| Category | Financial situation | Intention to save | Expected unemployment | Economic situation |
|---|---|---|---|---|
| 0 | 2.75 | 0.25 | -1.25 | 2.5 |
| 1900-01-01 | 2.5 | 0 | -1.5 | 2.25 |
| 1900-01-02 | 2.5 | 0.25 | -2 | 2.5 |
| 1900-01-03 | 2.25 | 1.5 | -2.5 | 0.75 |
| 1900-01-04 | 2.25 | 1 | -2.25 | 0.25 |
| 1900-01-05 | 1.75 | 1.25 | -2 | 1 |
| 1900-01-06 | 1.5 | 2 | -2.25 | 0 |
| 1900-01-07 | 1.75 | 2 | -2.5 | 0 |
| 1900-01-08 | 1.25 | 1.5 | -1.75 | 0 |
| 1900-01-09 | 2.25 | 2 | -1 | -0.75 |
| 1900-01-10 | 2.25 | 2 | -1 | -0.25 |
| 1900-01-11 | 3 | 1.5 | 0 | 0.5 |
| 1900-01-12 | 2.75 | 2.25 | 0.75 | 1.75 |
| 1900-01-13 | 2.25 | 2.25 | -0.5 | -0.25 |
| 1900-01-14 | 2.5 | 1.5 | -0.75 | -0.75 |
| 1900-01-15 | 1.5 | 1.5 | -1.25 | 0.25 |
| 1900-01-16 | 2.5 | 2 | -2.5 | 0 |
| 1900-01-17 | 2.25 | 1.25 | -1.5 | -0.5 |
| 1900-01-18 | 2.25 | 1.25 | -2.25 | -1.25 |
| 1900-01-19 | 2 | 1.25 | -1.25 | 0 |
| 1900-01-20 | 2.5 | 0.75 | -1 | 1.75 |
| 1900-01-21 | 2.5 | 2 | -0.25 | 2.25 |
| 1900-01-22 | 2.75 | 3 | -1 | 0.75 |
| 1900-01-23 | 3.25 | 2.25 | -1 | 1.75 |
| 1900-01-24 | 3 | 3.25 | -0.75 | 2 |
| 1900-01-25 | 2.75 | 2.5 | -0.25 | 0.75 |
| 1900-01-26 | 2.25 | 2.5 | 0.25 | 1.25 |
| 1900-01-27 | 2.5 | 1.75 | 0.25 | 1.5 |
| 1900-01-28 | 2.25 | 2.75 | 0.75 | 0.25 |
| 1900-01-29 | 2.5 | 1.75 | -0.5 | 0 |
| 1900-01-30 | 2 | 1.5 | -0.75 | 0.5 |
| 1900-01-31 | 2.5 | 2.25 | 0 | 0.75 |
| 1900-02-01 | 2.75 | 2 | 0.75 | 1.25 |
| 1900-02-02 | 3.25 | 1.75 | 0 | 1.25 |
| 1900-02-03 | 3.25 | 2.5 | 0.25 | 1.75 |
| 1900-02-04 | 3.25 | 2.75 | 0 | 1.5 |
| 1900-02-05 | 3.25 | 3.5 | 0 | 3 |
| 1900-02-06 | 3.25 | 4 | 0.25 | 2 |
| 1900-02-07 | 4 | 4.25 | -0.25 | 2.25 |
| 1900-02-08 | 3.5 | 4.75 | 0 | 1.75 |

**What you have to do**:
Set down each line exactly as it appears, starting at the top of the data and ending at the line containing "4 | 0.25 | 2 |", and include no other lines.

**Reply**:
| Category | Financial situation | Intention to save | Expected unemployment | Economic situation |
|---|---|---|---|---|
| 0 | 2.75 | 0.25 | -1.25 | 2.5 |
| 1900-01-01 | 2.5 | 0 | -1.5 | 2.25 |
| 1900-01-02 | 2.5 | 0.25 | -2 | 2.5 |
| 1900-01-03 | 2.25 | 1.5 | -2.5 | 0.75 |
| 1900-01-04 | 2.25 | 1 | -2.25 | 0.25 |
| 1900-01-05 | 1.75 | 1.25 | -2 | 1 |
| 1900-01-06 | 1.5 | 2 | -2.25 | 0 |
| 1900-01-07 | 1.75 | 2 | -2.5 | 0 |
| 1900-01-08 | 1.25 | 1.5 | -1.75 | 0 |
| 1900-01-09 | 2.25 | 2 | -1 | -0.75 |
| 1900-01-10 | 2.25 | 2 | -1 | -0.25 |
| 1900-01-11 | 3 | 1.5 | 0 | 0.5 |
| 1900-01-12 | 2.75 | 2.25 | 0.75 | 1.75 |
| 1900-01-13 | 2.25 | 2.25 | -0.5 | -0.25 |
| 1900-01-14 | 2.5 | 1.5 | -0.75 | -0.75 |
| 1900-01-15 | 1.5 | 1.5 | -1.25 | 0.25 |
| 1900-01-16 | 2.5 | 2 | -2.5 | 0 |
| 1900-01-17 | 2.25 | 1.25 | -1.5 | -0.5 |
| 1900-01-18 | 2.25 | 1.25 | -2.25 | -1.25 |
| 1900-01-19 | 2 | 1.25 | -1.25 | 0 |
| 1900-01-20 | 2.5 | 0.75 | -1 | 1.75 |
| 1900-01-21 | 2.5 | 2 | -0.25 | 2.25 |
| 1900-01-22 | 2.75 | 3 | -1 | 0.75 |
| 1900-01-23 | 3.25 | 2.25 | -1 | 1.75 |
| 1900-01-24 | 3 | 3.25 | -0.75 | 2 |
| 1900-01-25 | 2.75 | 2.5 | -0.25 | 0.75 |
| 1900-01-26 | 2.25 | 2.5 | 0.25 | 1.25 |
| 1900-01-27 | 2.5 | 1.75 | 0.25 | 1.5 |
| 1900-01-28 | 2.25 | 2.75 | 0.75 | 0.25 |
| 1900-01-29 | 2.5 | 1.75 | -0.5 | 0 |
| 1900-01-30 | 2 | 1.5 | -0.75 | 0.5 |
| 1900-01-31 | 2.5 | 2.25 | 0 | 0.75 |
| 1900-02-01 | 2.75 | 2 | 0.75 | 1.25 |
| 1900-02-02 | 3.25 | 1.75 | 0 | 1.25 |
| 1900-02-03 | 3.25 | 2.5 | 0.25 | 1.75 |
| 1900-02-04 | 3.25 | 2.75 | 0 | 1.5 |
| 1900-02-05 | 3.25 | 3.5 | 0 | 3 |
| 1900-02-06 | 3.25 | 4 | 0.25 | 2 |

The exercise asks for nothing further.